Eduardo Alves Melo (Fiocruz)
Rosana Onocko Campos (Abrasco)

Neste relatório estão sintetizadas as exposições, os resultados dos grupos de trabalho com especialistas e as principais proposições do seminário “Financiamento do SUS: Equidade, Acesso e Qualidade”, ocorrido em 01 de setembro de 2023, na Escola Nacional de Saúde Pública Sergio Arouca/Fiocruz.

O financiamento público foi consensualmente compreendido como condição para os sistemas de saúde que visem à garantia de acesso universal, com equidade e qualidade. No Brasil, assim como na América Latina, a segmentação do acesso, com a coexistência de um forte setor privado, representa um dilema central para o fortalecimento do sistema de saúde.

Embora o gasto em saúde total tenha representado 9,4% do PIB em 2017, predomina o gasto privado no Brasil. Em perspectiva comparada, o país apresenta um dos piores patamares de gasto público em relação a um amplo conjunto de países selecionados. Os dados para os anos de 2000 e 2018 demonstram a manutenção da participação do gasto público em apenas 42%. Confira neste relatório.

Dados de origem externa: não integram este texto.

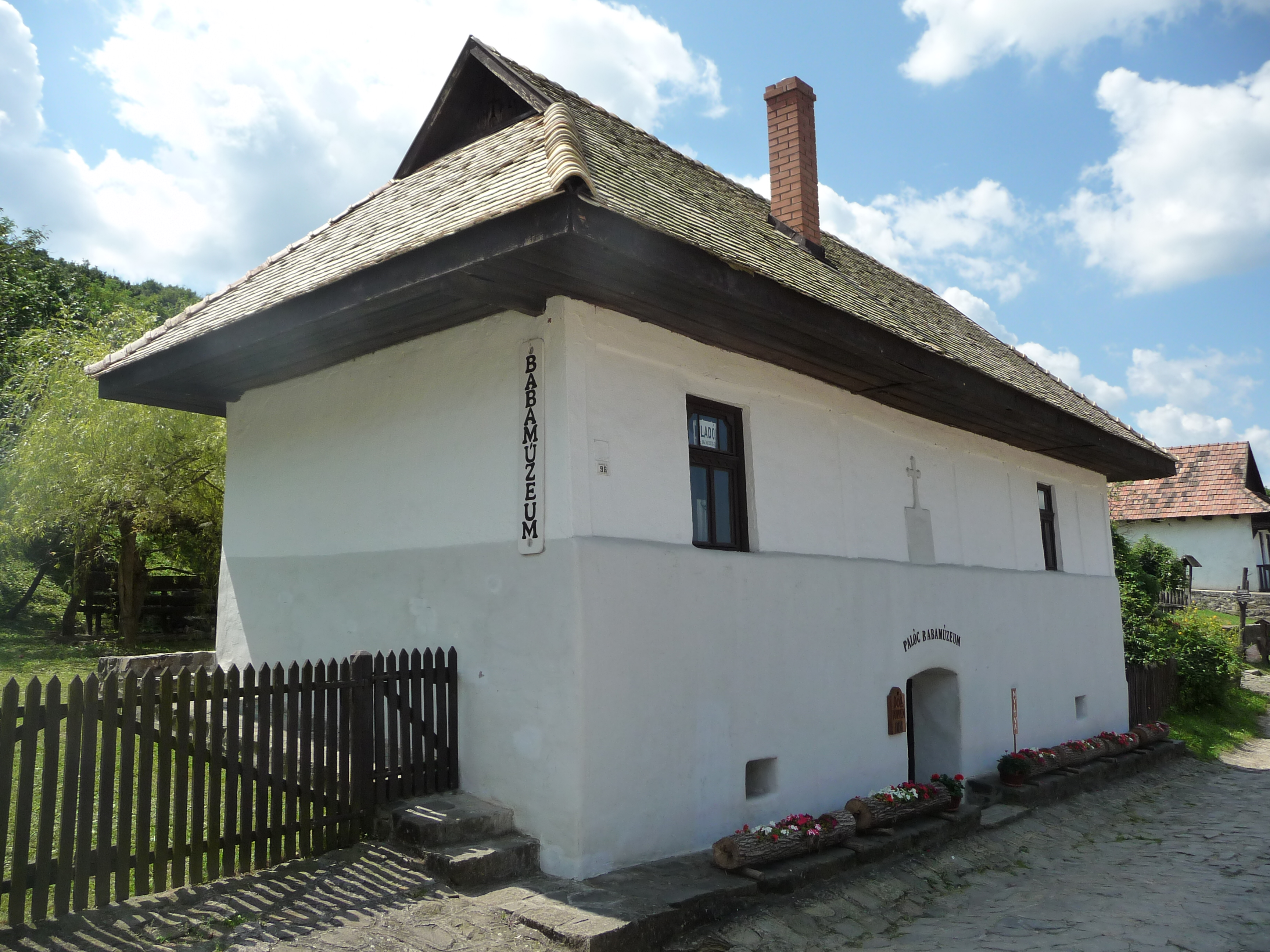 Hollókői babamúzeum, Kossuth u. 96.

Defendeu-se uma abordagem integrada do financiamento, considerando as funções de arrecadação, alocação e mecanismos de compra. A ampliação de recursos públicos é um requisito para uma melhor alocação do gasto em saúde, garantindo um financiamento estável e sustentável. O grau redistributivo dos gastos sociais e tributos foram evidenciados, com destaque para o setor saúde. Apesar deste cenário, evidenciou-se que o volume de recursos federais para o SUS foi reduzido no período entre 2018 e 2022.

Para a ampliação de recursos para o SUS, o Regime Fiscal Sustentável, sancionado dois dias antes do Seminário, suscitou grande preocupação, uma vez que mantém a condução da política de saúde vulnerável ao desempenho econômico. Em relação a este novo arcabouço fiscal, foram destacados pelos participantes: i) o novo marco regulatório é baseado no equilíbrio fiscal e não apresenta cláusulas de escape; ii) a expansão do gasto com políticas sociais fica dependente do crescimento de receitas e vulnerável a crises econômicas; iii) há restrições importantes quanto aos investimentos; e iv) as regras são complexas e pouco flexíveis.

Os argumentos enfatizaram a responsabilidade do governo federal para o incremento de recursos públicos para o SUS, tendo em vista o maior peso de sua competência para tributação e a receita disponível, mesmo após as transferências constitucionais – além do estrangulamento das contas dos entes subnacionais e o fato de a União ser a detentora dos instrumentos de política econômica.

Para uma melhor alocação de recursos no SUS, o governo federal deve ter a capacidade de olhar para o sistema de forma integrada, na perspectiva das redes de atenção, buscando corrigir iniquidades entre os territórios. A alocação de recursos deve ser norteada pelas necessidades de saúde identificadas em processo de planejamento ascendente e integrado.

Contudo, persistem distorções alocativas e aspectos que reduzem a transparência e dificultam o acompanhamento do gasto federal. Os valores empenhados em 2022 por emendas parlamentares representaram 9,7% do valor empenhado em ações e serviços públicos de saúde, superando 20% dos recursos transferidos aos entes subnacionais no âmbito da Atenção Primária à Saúde, sem que a alocação se submeta às diretrizes da Conferência Nacional de Saúde e ao processo de planejamento ascendente, em desacordo com o marco legal-normativo do SUS.

Por fim, defendeu-se que a diretriz constitucional da participação da comunidade no SUS no processo de planejamento e fiscalização da aplicação dos recursos seja respeitada e valorizada. O fortalecimento do SUS requer também medidas que reduzam a participação da oferta privada no consumo de saúde, com maior regulação do Estado e uma redução drástica de incentivos e subsídios ao setor privado.